「11月24日」は、偉大な女性歌手バルバラ(1930-97, 本名モニック・セール)の「命日」となります。それも、今年は、「没後20周年」の「記念の年」に当たります。ですので、今月は、可能な限り、このバルバラの名作を紹介していきたいと思っています。

 

テーマが「バルバラ」となっている記事の一覧を貼っておきます(実際には、他のテーマでも紹介している曲が何曲かあります)。

https://ameblo.jp/daniel-b/themeentrylist-10097047678.html

 

今回ご紹介する2曲は、バルバラが、初めて日本に紹介された曲そのものでもあります。

このことに関しては、永田文夫先生(1927-2016)の尽力によるところが大きく、以下の記事にて紹介しております。

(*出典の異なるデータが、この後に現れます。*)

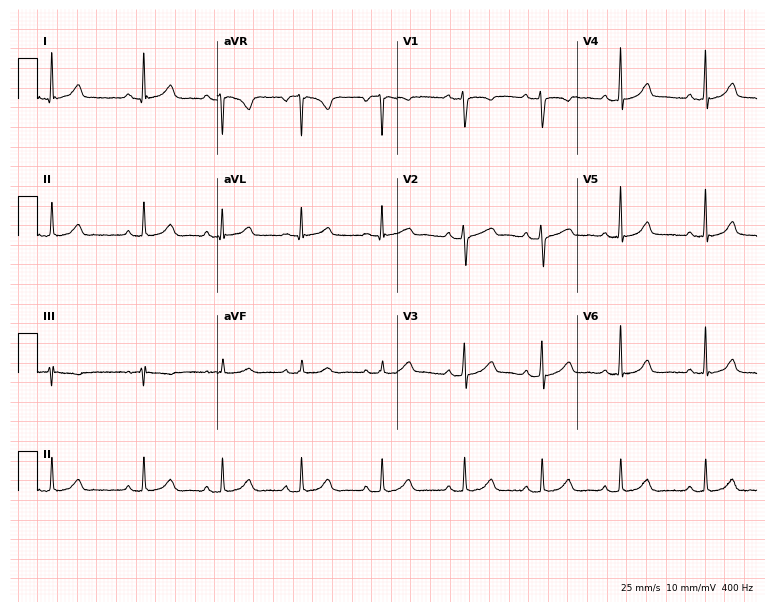
Electrocardiogram, a 32-year-old female patient. Overall reading on record: normal ECG.

https://ameblo.jp/daniel-b/entry-12161883486.html

 

この、フィリップスへ移籍後初のアルバムとなる、「BARBARA CHANTE BARBARA」(別名「バラのアルバム」)は、1964年9月に発表されました(日本発売は翌年のことで、「私自身のためのシャンソン」というタイトルが付けられています)。

 

翌1965年には、ACC(アカデミー・シャルル・クロ)ディスク大賞を受賞した「名盤」でもあり、これが、「真のスタートとなった作品」と言っても、過言ではないでしょう。

 

また、このレコードは、私たち「日本人」にとっても、「大きな意味」を持つものだとも言うことが出来ます。この、「日本での成功」があったからこそ、その後の、度々の「来日」にもつながったのです(「バルバラの人気は、まずは日本から始まった」)。

 

このアルバムは、全12曲で構成されていますが、このうち数曲は、「最後」のシャトレ劇場公演(1993年)までも歌われています。まさに、「基本中の基本」だと言えます。今回採り上げた2曲は、その「代表」とも言える曲です。

 

まず、最初の曲は、「Pierre "ピエール"」です。その「神秘的」な雰囲気からか、「穏やか」ながら、根強い人気のある曲です。バルバラは、ステージに登場する際、大抵、この曲の「イントロ」に乗って現われました。

 

また、この曲は、世界的なバレエ・ダンサー、ミハイル・バリシニコフ(1948-)に献呈されてもいます。彼は、バルバラの熱心なファンだと言い、1986年の、自身のニューヨーク公演にバルバラを招待し、この曲と、「le mal de vivre "孤独のスケッチ"」(1965年発表。数日中に「紹介予定」です)を、ステージで踊ってみせました。他にも、「あまり知られていない曲」まで、シンセサイザーで弾いてみせるなど、バルバラを、大変「驚かせた」というエピソードが伝えられています。

 

今回採り上げた音源は、最初のものが、1987年のシャトレ劇場公演から。2番目のものが、1981年のパンタン公演からのものです。

3番目のものは、とても「貴重」な録音のようで、アルバム発売の3週間後、「9月23日」収録の、「ラジオ放送用音源」(10月1日放送)だということです。

4番目のものが、オリジナルの「スタジオ録音」です。

 

続いての作品は、「au bois de Saint-Amand "サンタマンの森で"」という曲です。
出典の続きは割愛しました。